Another common struggle is the sense that time is too empty, what author Florida Scott-Maxwell called, “a desert of time.” Some of us find it difficult to think of what it is we want to be doing. Or we have physical limitations that get in the way of our desires. – – People who have a purpose are less affected by empty time – their capabilities might lessen in one area, but their purpose (not goal) adapts. Too many people have goals that aren’t rooted in purpose. The concept of purpose typically came out of a spiritual grounding, or at least an ethical one. “What are we doing that’s useful to others?” is very different from just asking “What’s a useful thing to do?” I don’t know of a major faith that doesn’t give great value to being of service, to serving a purpose.
Alas, some have the whacked out idea that our sense of purpose dwindles as we age ever upward. My personal experience is it intensifies. Having a sense of purpose deflects the deleterious (love to get to use that word!) effects of growing significantly older – it is like a river that finds a way to flow around boulders, taking fresh energy from the challenges.

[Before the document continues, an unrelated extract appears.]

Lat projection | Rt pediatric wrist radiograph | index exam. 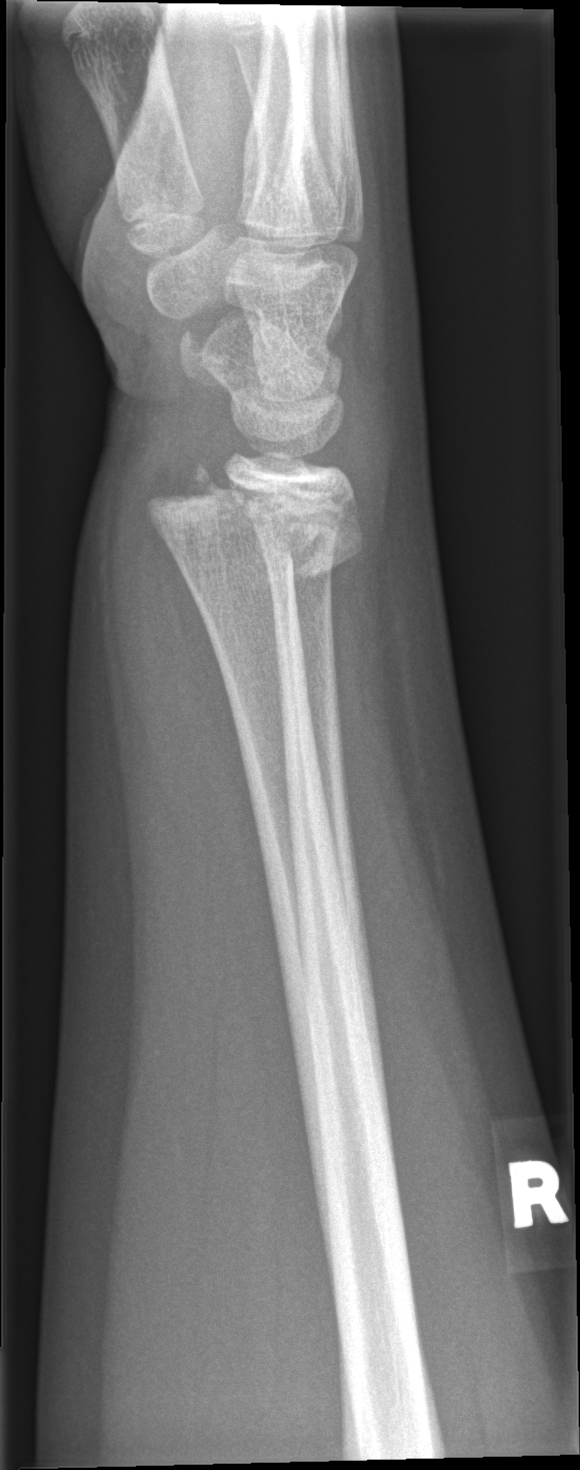 * Coordinates are [x1, y1, x2, y2] in image pixels.
* Pronator quadratus fat-pad sign identified at [99, 422, 271, 946].
* Bone fracture — [143, 463, 369, 595].

We need to be mindful of what is central to us at all times so that we will choose activities and projects that are harmonious with this moment’s core call. – – see above
Perhaps this time of life is an opportunity for discovering new ways to inhabit time. … Perhaps we need… a “shomer” (keeper) – a friend or colleague who will remind us of the call we have committed to answering, perhaps gently challenging us if we have become distracted or too busy to attend or if we seem to be having difficulty mobilizing ourselves. – – I think of “Aunt” Benita Odhner, of Hubert Synnestvedt, Sarah Headsten & so many other “up there” olders in my life who were as vibrant & engaging in elderhood as earlier, in spite of being confined by health or the vicissitudes (another fun word!) of old age. Each discovered new ways to inhabit time, had loved ones & friends who kept them amped up.

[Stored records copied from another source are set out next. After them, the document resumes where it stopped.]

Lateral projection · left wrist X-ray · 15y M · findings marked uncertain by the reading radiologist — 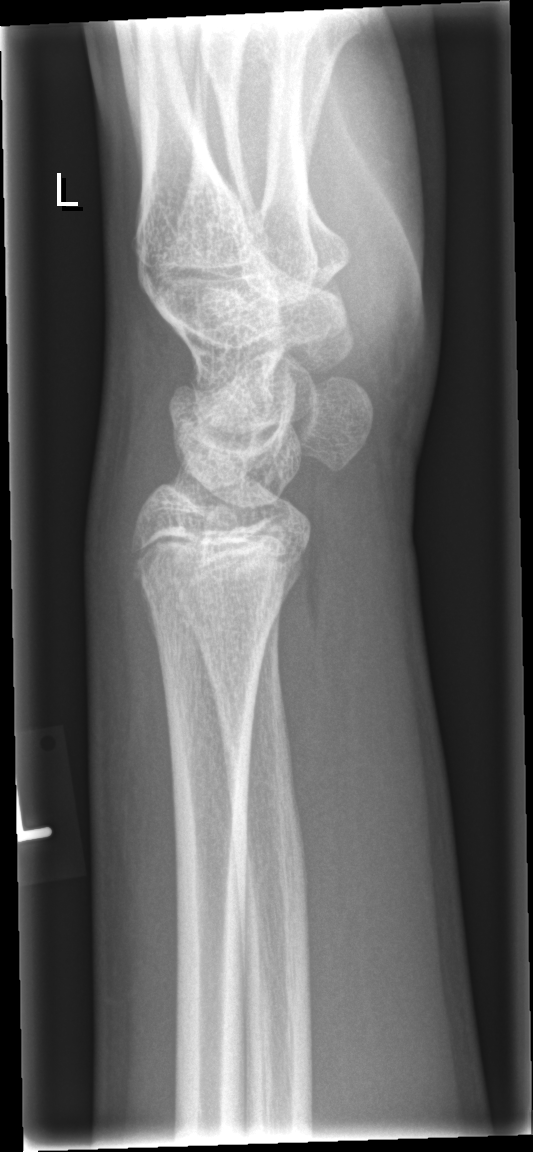
(bounding boxes in image-pixel xyxy)
soft-tissue finding = [77, 474, 164, 920]
fracture = none labeled
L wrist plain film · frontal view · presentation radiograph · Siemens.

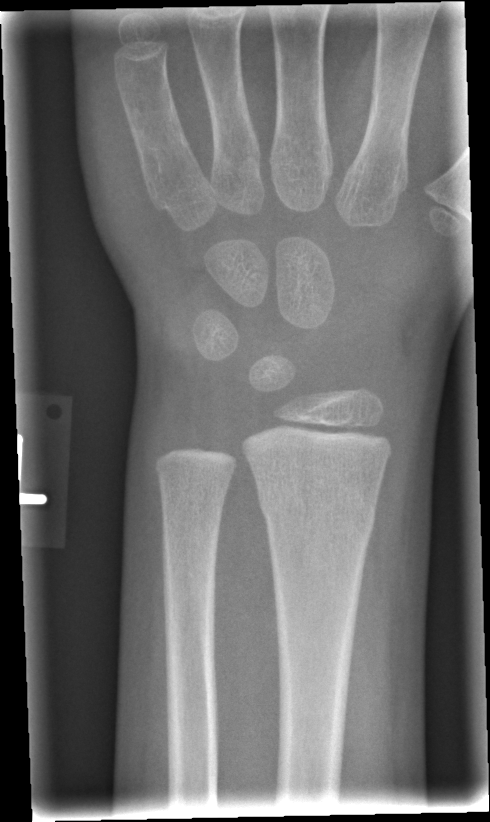 {"fracture": "[254, 478, 379, 543]"}
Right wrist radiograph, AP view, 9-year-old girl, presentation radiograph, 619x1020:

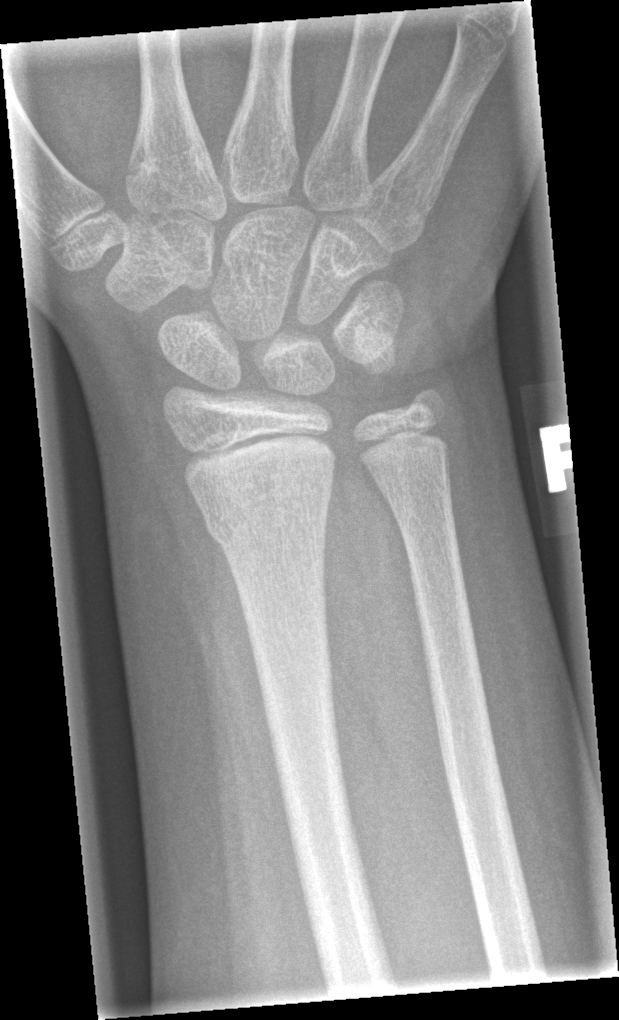 (pixel coordinates, top-left origin, xyxy)
Q: Fracture present?
A: Bone fracture: (left=199, top=485, right=333, bottom=548)
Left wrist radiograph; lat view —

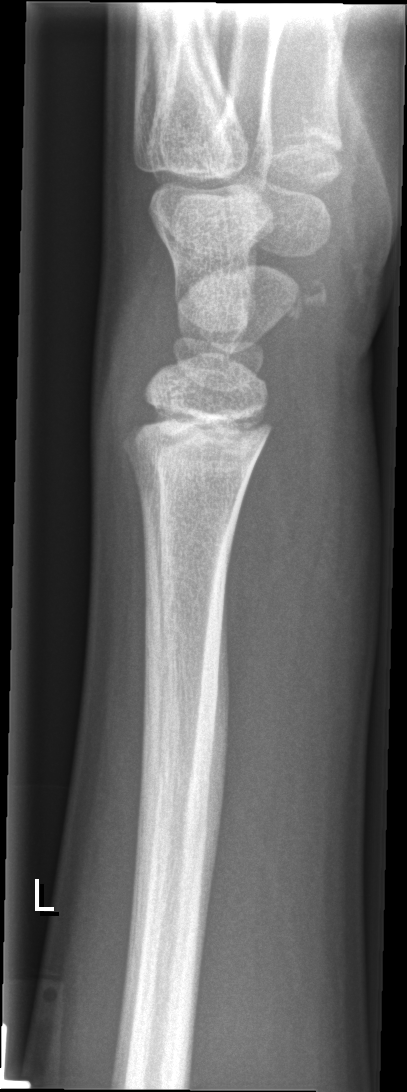

Fracture classified AO/OTA 23r-E/2.1. One pronator quadratus fat-pad sign at 224 384 311 675. Fx identified at 117 402 280 469.
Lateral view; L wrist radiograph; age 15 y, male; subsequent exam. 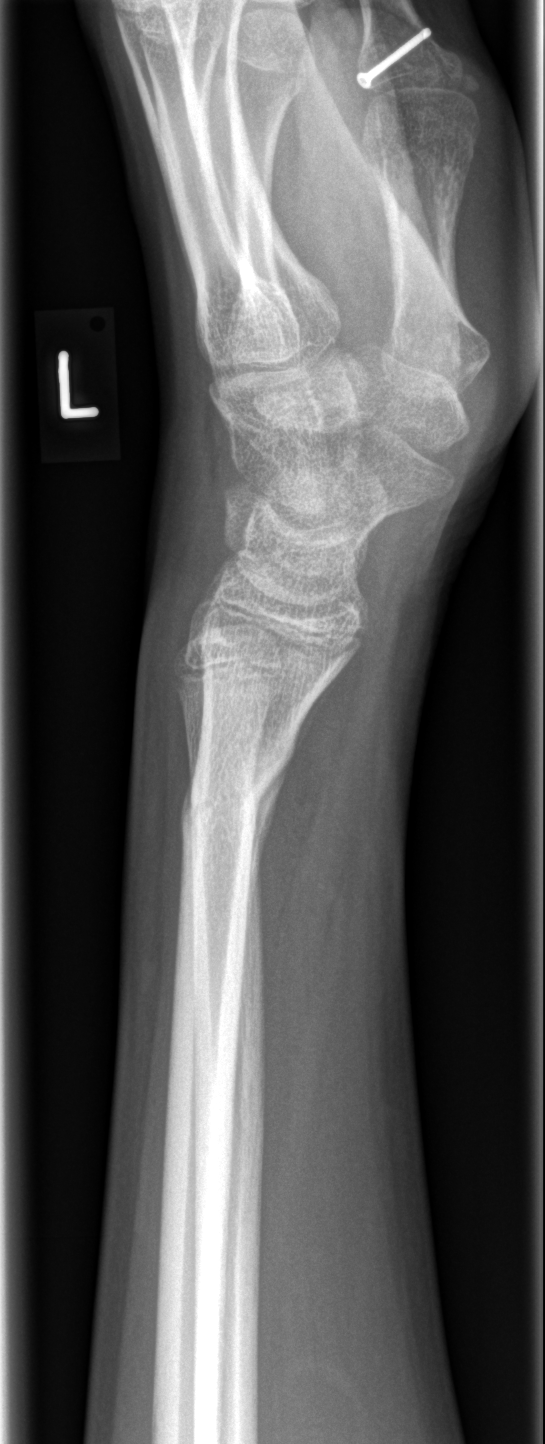

Metallic hardware — 355 24 434 93. Decreased bone density (osteopenia). One bone fracture at 175 720 303 856.

What may have drawn us last year or last month may not be the thing for today or tomorrow. – – Some people have a HARD time with this reality. The people I mentioned & others who were like Mom didn’t. Each shared the common trait of curiosity, freeing them to let go of what was & to keep a beady eye out for the new, the fresh, the waiting-to-be-discovered.
“Time is perpetual presence, perpetual novelty. Every moment is a new arrival, a new bestowal. Just to be is a blessing, just to live is holy. The moment is the marvel.” ~ Rabbi Abraham Joshua Heschel, 1961 White House Conference on Aging This brings to mind a posting Mom wrote on 05/09/01, as we geared up to celebrate her 91st birthday. Energized is filled with moments of joy – a ramble home with Peter after an eye doctor’s appointment, phone calls from Mike & Kerry & from Mim, her delight at Whitney & Chad moving into their first home, bidding adieu to one online discussion group & joining a new one, looking forward to her birthday party which she is glad is in the afternoon (“more restful for my ancient bones”). Mom’s openness to setting aside what she WAS drawn to & embracing the new – leaving one online discussion group as she joined a new one – was what let her fit so much into her day & life.
“Time is perpetual presence, perpetual novelty. Every moment is a new arrival, a new bestowal. Just to be is a blessing, just to live is holy. The moment is the marvel.” To which Mom, “Aunt” Benita, Hubert Synnestvedt, Sarah Headsten & so many of my mentors & role models for flourishing whatever your age, would say, “Amen & hallelujah!”